Headline 2: Access to Finance for RES Heat and Cooling through the Eyes of the Households

The second session explored the patterns across different schemes that are currently targeting households. According to the answers of the Member States, a third of the schemes target specific building or occupant segments. Alongside the development of the financial incentives, professionals need to be trained and information needs to be disseminated in order to support householders in accessing suitable eligible support schemes and choosing qualified professionals they can trust.

During the course of the session, different advisory systems were highlighted, for example, local info renovation centers, telephone support lines, online advisory platforms and consultancy options for multi-apartment dwellings.

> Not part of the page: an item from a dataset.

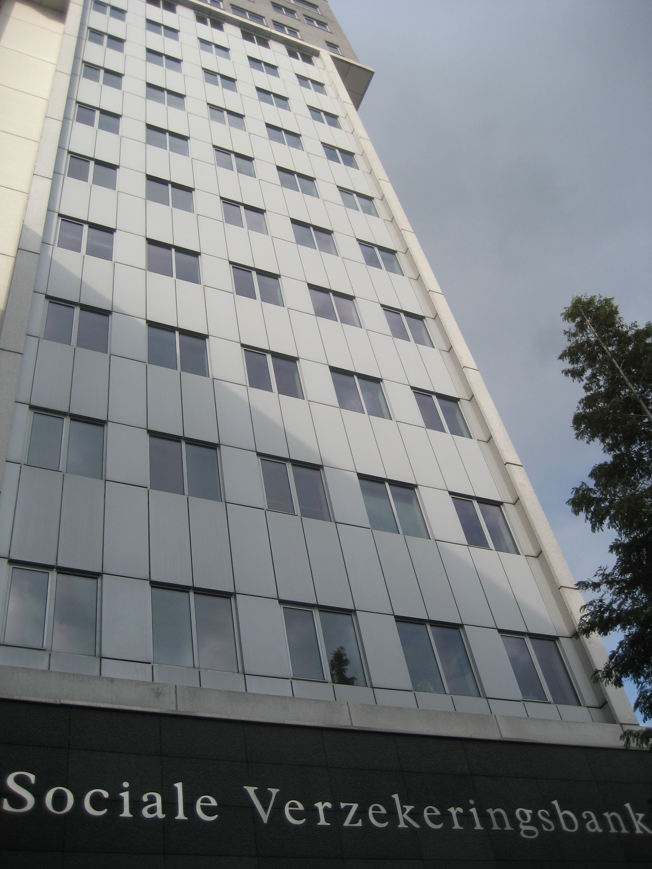 Sociale Verzekeringsbank (SVB), Leiden (Nederland)
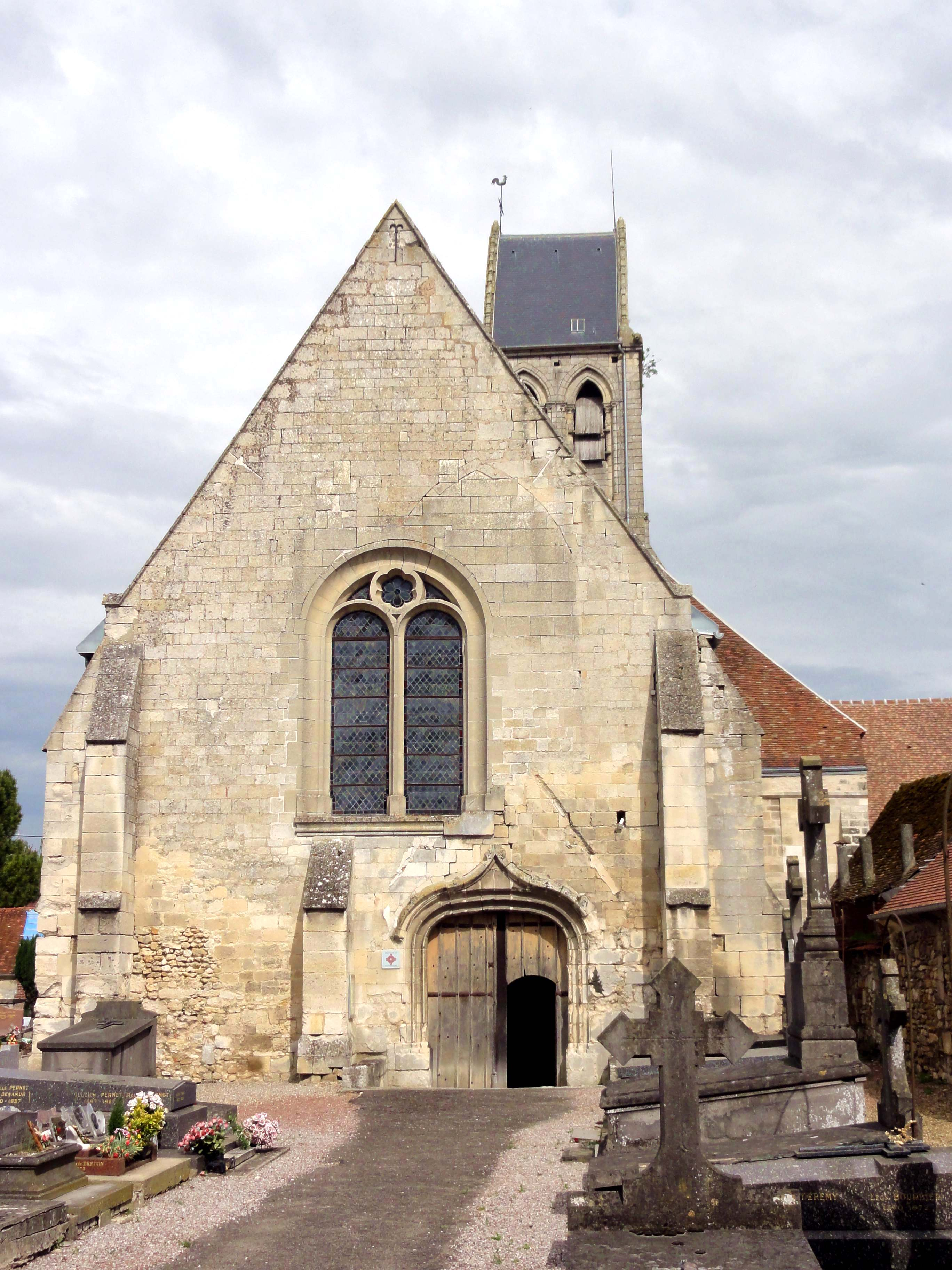 Vue depuis l'ouest.

Participants were also provided with a comprehensive overview about the ENSPOL project that supports Member States in establishing and setting up new Energy Efficiency Obligations (EEOs) and additional measures that support the requirements of the Article 7 of the Energy Efficiency Directive - 2012/27/EU. Also from the energy efficiency side, the group heard that it is important to have a complementary policy mix in place, i.e. combining different policies including information, quality assurance and advice for citizens.

Headline 3: Prosumers - Self Production and Consumption of Renewable Energy in Residential Buildings

First findings and inputs from the recently established Task Force on the topic of prosumers within the Core Theme were presented. In order to reach a higher level of renewable penetration in the heating and cooling sector, the use of flexibility tools, such as demand response and storage need to be addressed in the residential building sector. The attendees of the session became more familiar with the best-practice examples of Portugal and its support mechanisms. In addition, the case studies of Cyprus and Poland sparked the discussion on net-metering schemes and utility support schemes. Among others, awareness about the potential of technical options needs to be increased and support instruments must be adapted because they were not specifically designed for this purpose and would not be adequate to encourage combined use of renewable energy sources in this context. There was consent within the group that self-consumption is an important topic that should be continued to discussed.

Headline 4: Renewable Cooling and Topics for the 3rd Plenary Meeting

An identified topic of interest was Renewable District Heating and Cooling. In preparation for the Renewable Cooling aspect – as it is a less understood and researched topic than Renewable Heating – a Task Force on Renewable Cooling has been established. The first half of the session gave an introduction to Renewable Cooling and participants heard about activities in this area from the Netherlands and France. More detailed research questions will be scoped out after the meeting.

The second half of this session was used to identify future topics and possible cross-cutting themes between CA-RES, the Concerted Action on the Energy Efficiency Directive (CA EED), and the Concerted Action on the Energy Performance of Buildings Directive (CA EPBD). Heat storage and the self-consumption support schemes were considered to be topics of future interest.